## What the exercise asks
Your reply should reproduce the data below without a single alteration, apart from dropping the images.

## Provided material
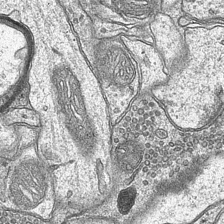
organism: Mouse
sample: CA1 Hippocampus
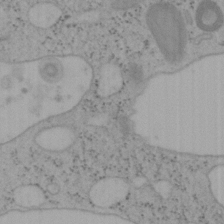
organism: Mouse
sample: OT-I killer T cells with ID8 ovarian cancer cells
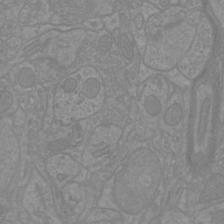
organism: Mouse
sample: Cortical neurons
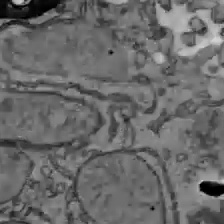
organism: C57BL Mouse
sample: Liver
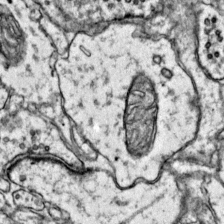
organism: Mouse
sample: Primary visual cortex
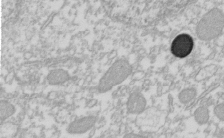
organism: Xenopus
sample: Cilia; centrioles in frog embryo cells
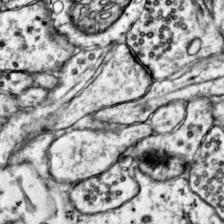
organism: Mouse
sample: Primary visual cortex
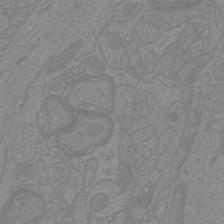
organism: Mouse
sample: Cortical neurons
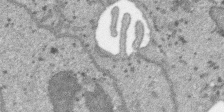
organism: Human
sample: Lung epithelial cells infected with SARS-CoV-2
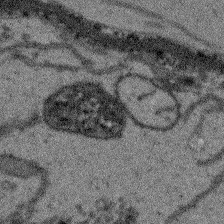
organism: Arabidopsis thaliana
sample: Root tip
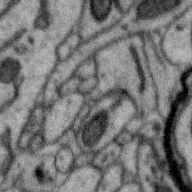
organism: Zebra finch
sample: Brain
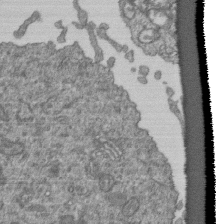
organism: Human
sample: Retinal organoid Rod and Cone cells
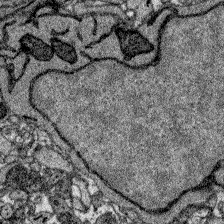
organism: Zebrafish
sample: Larval olfactory bulb
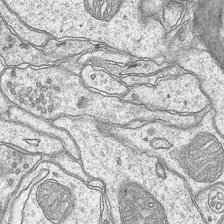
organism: Mouse
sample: CA1 Hippocampus
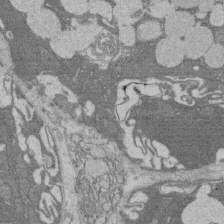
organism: Rat
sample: Salivary granule
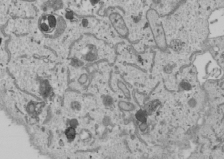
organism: Human
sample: Mitochondria in U2OS cells
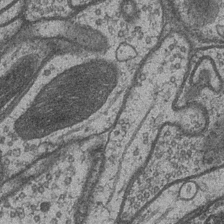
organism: Drosophila
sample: Optic medulla
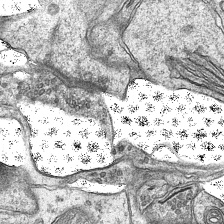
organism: Mouse
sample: CA1 Hippocampus
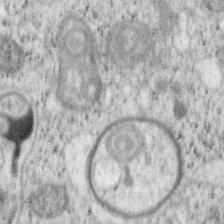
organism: Mouse
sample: OT-I killer T cells with ID8 ovarian cancer cells
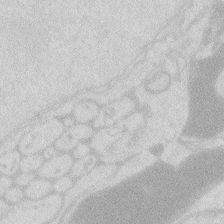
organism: Zebrafish
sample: Macrophage
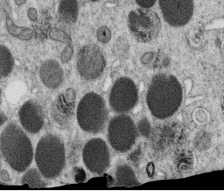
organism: C. elegans
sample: C. elegans oocyte; sperm cells
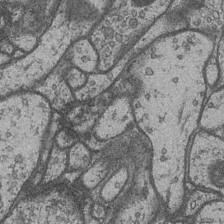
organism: Drosophila
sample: Optic medulla
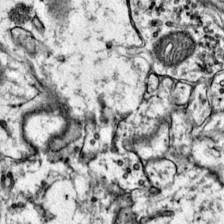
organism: Mouse
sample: Primary visual cortex
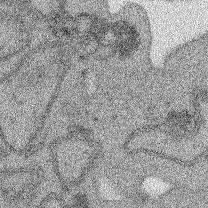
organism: Human
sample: HeLa cells
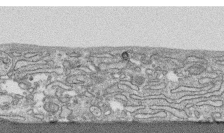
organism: Human
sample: CRL-1474
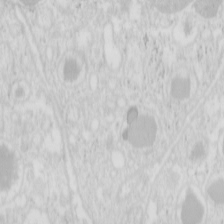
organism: Mouse
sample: Pancreas
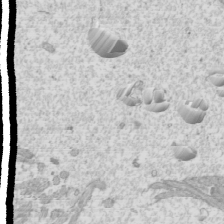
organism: Mouse
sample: Cilia; mouse epididymis
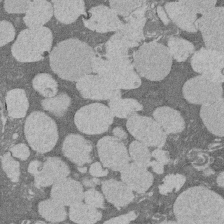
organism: Rat
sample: Salivary granule
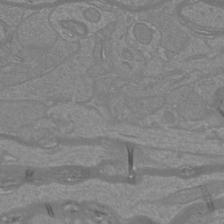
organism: Mouse
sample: Cortical neurons
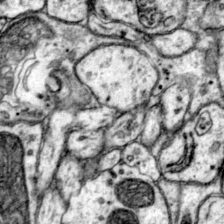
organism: Mouse
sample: Primary visual cortex
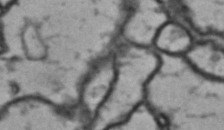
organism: Drosophila
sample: Brain
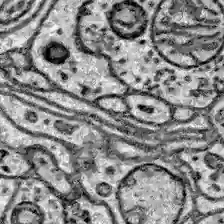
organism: Zebrafish
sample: Brain
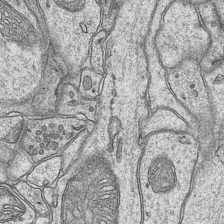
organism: Mouse
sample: CA1 Hippocampus
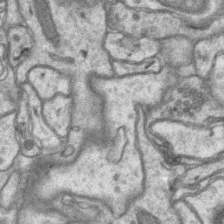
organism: Mouse
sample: CA1 Hippocampus
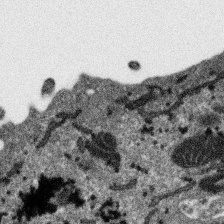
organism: Human
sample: Lung epithelial cells infected with SARS-CoV-2
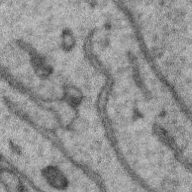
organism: Zebra finch
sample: Brain
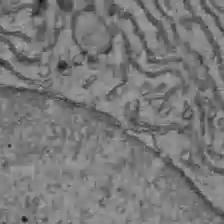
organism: C57BL Mouse
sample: Liver
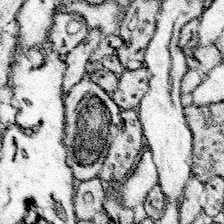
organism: Mouse
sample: Somatosensory cortex neuropil
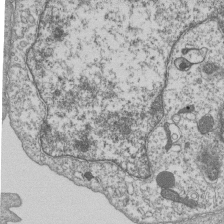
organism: Human
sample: MDA-MB-231 cells
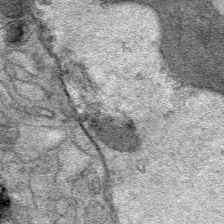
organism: Mouse
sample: Mouse Salivary gland
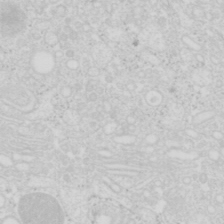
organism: Mouse
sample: Pancreas
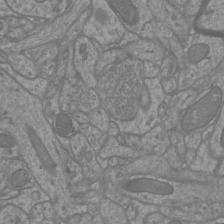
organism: Mouse
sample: Cortical neurons
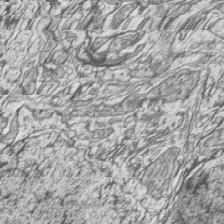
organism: Zebrafish
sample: synaptic ribbons in rod cells and cone cells
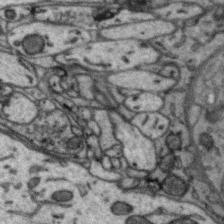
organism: Zebra finch
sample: Brain
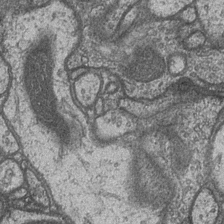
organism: Drosophila
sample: Optic medulla
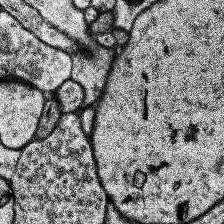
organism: Human
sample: Temporal Lobe
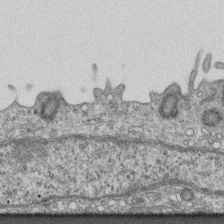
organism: Mouse
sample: Centriole in ependymal cells
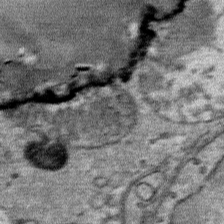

## Exercise response
organism: Mouse
sample: CA1 Hippocampus
organism: Mouse
sample: OT-I killer T cells with ID8 ovarian cancer cells
organism: Mouse
sample: Cortical neurons
organism: C57BL Mouse
sample: Liver
organism: Mouse
sample: Primary visual cortex
organism: Xenopus
sample: Cilia; centrioles in frog embryo cells
organism: Mouse
sample: Primary visual cortex
organism: Mouse
sample: Cortical neurons
organism: Human
sample: Lung epithelial cells infected with SARS-CoV-2
organism: Arabidopsis thaliana
sample: Root tip
organism: Zebra finch
sample: Brain
organism: Human
sample: Retinal organoid Rod and Cone cells
organism: Zebrafish
sample: Larval olfactory bulb
organism: Mouse
sample: CA1 Hippocampus
organism: Rat
sample: Salivary granule
organism: Human
sample: Mitochondria in U2OS cells
organism: Drosophila
sample: Optic medulla
organism: Mouse
sample: CA1 Hippocampus
organism: Mouse
sample: OT-I killer T cells with ID8 ovarian cancer cells
organism: Zebrafish
sample: Macrophage
organism: C. elegans
sample: C. elegans oocyte; sperm cells
organism: Drosophila
sample: Optic medulla
organism: Mouse
sample: Primary visual cortex
organism: Human
sample: HeLa cells
organism: Human
sample: CRL-1474
organism: Mouse
sample: Pancreas
organism: Mouse
sample: Cilia; mouse epididymis
organism: Rat
sample: Salivary granule
organism: Mouse
sample: Cortical neurons
organism: Mouse
sample: Primary visual cortex
organism: Drosophila
sample: Brain
organism: Zebrafish
sample: Brain
organism: Mouse
sample: CA1 Hippocampus
organism: Mouse
sample: CA1 Hippocampus
organism: Human
sample: Lung epithelial cells infected with SARS-CoV-2
organism: Zebra finch
sample: Brain
organism: C57BL Mouse
sample: Liver
organism: Mouse
sample: Somatosensory cortex neuropil
organism: Human
sample: MDA-MB-231 cells
organism: Mouse
sample: Mouse Salivary gland
organism: Mouse
sample: Pancreas
organism: Mouse
sample: Cortical neurons
organism: Zebrafish
sample: synaptic ribbons in rod cells and cone cells
organism: Zebra finch
sample: Brain
organism: Drosophila
sample: Optic medulla
organism: Human
sample: Temporal Lobe
organism: Mouse
sample: Centriole in ependymal cells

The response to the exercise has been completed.